_What the task requires_. A bare count is the expected answer, namely the number of lines in the records that have the word "sample".

[[ Data open ]]

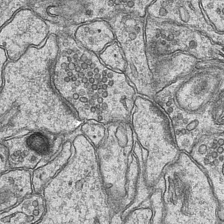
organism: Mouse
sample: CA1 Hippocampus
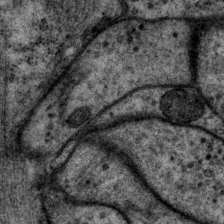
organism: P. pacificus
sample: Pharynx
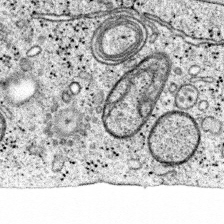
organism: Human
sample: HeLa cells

[[ Data closed ]]
[[ Data open ]]

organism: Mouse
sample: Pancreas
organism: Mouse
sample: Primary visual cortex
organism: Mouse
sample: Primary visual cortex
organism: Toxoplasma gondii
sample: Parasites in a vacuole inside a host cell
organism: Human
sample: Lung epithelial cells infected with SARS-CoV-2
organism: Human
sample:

[[ Data closed ]]

_Exercise answer_. 9